Par bonheur, mademoiselle de Sévigné avait une mère qui, lorsque Louis XIV avait dansé avec elle ou avec sa fille, pouvait avoir envie de crier : « Vive le roi ! » mais dont le dévouement à son jeune souverain avait des bornes. Mademoiselle de Sévigné elle-même était sage ; et, puisque nous avons refusé d’attribuer la sagesse de sa mère à l’indifférence, nous ne demandons pas mieux que de n’avoir pas deux mesures. Toutefois l’indifférence de mademoiselle de Sévigné était

  1. Lettre à madame de Grignan, 23 décembre 1671.

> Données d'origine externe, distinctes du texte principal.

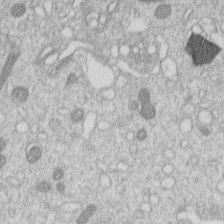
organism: Human
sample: Macrophage cells
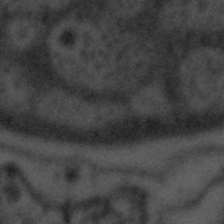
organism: Tuwongella immobilis
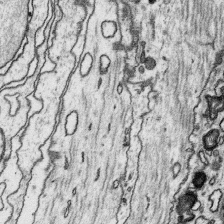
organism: Platynereis dumerilii
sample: Parapodia
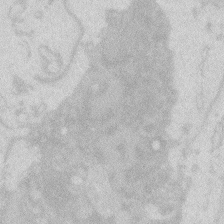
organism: Zebrafish
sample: Macrophage
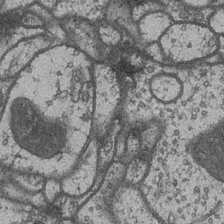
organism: Drosophila
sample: Optic medulla
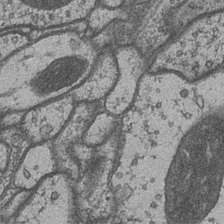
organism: Drosophila
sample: Optic medulla
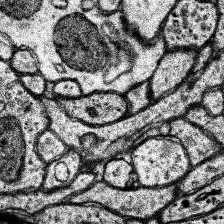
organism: Human
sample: Temporal Lobe
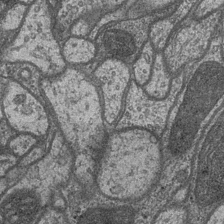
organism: Drosophila
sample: Optic medulla
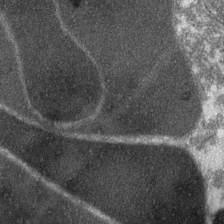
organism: Zebrafish
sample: Zebrafish embryo
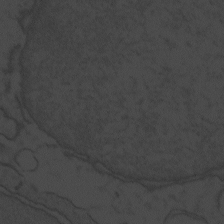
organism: Zebrafish
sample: Macrophage infected with Toxoplasma gondii
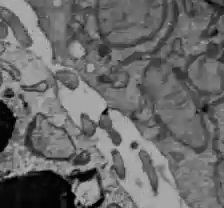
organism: C57BL Mouse
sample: Liver
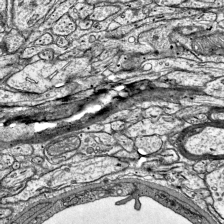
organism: Mouse
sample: Visual Cortex
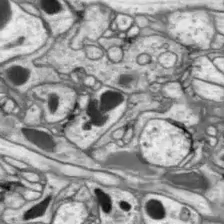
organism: Drosophila
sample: Optic lobe
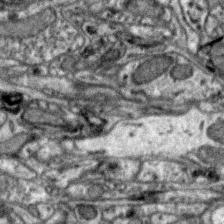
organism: Zebra finch
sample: Brain
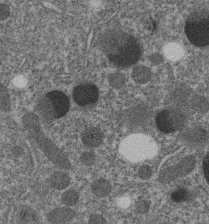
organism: C. elegans
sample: C. elegans embryo early stage
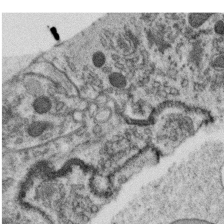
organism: C. elegans
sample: C. elegans oocyte; sperm cells
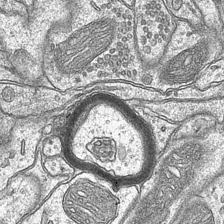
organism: Mouse
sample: CA1 Hippocampus
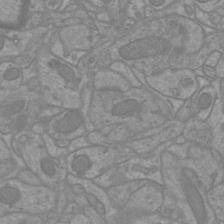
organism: Mouse
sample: Cortical neurons
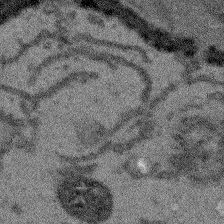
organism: Arabidopsis thaliana
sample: Root tip
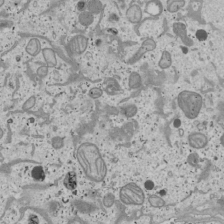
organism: Human
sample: Mitochondria in U2OS cells
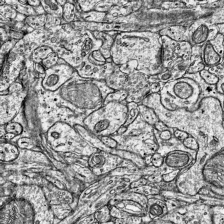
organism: Mouse
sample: Visual Cortex
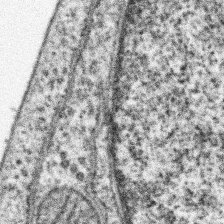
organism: Human
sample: HeLa cells
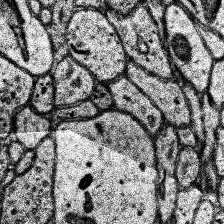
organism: Human
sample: Temporal Lobe
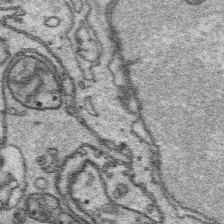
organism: Platynereis dumerilii
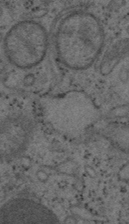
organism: Human
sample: HeLa cells
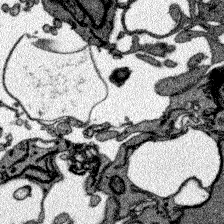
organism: Zebrafish
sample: Larval olfactory bulb
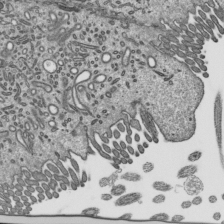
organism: Mouse
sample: Mouse epididymis efferent ductule cilia
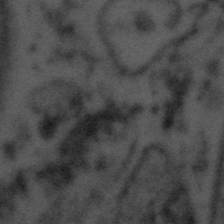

  2. Dans la relation de la fête de Versailles, du 18 juillet 1668, Félibien ne donne pas les noms de madame et de madesmoiselle de Sévigné parmi ceux des dames invitées au souper (voir les Œuvres de Molière, édition Auger, tome IV, p. 322.) Mais M. Walckenaer (IIIe partie des Mémoires, p. 90) nous apprend qu’il les a trouvés dans une autre relation plus exacte, écrite par l’abbé de Montigny, ce petit évêque de Léon, que madame de Sévigné connaissait beaucoup, et qui était, dit-elle, cartésien à brûler.
  3. Lettre du 17 juillet 1668.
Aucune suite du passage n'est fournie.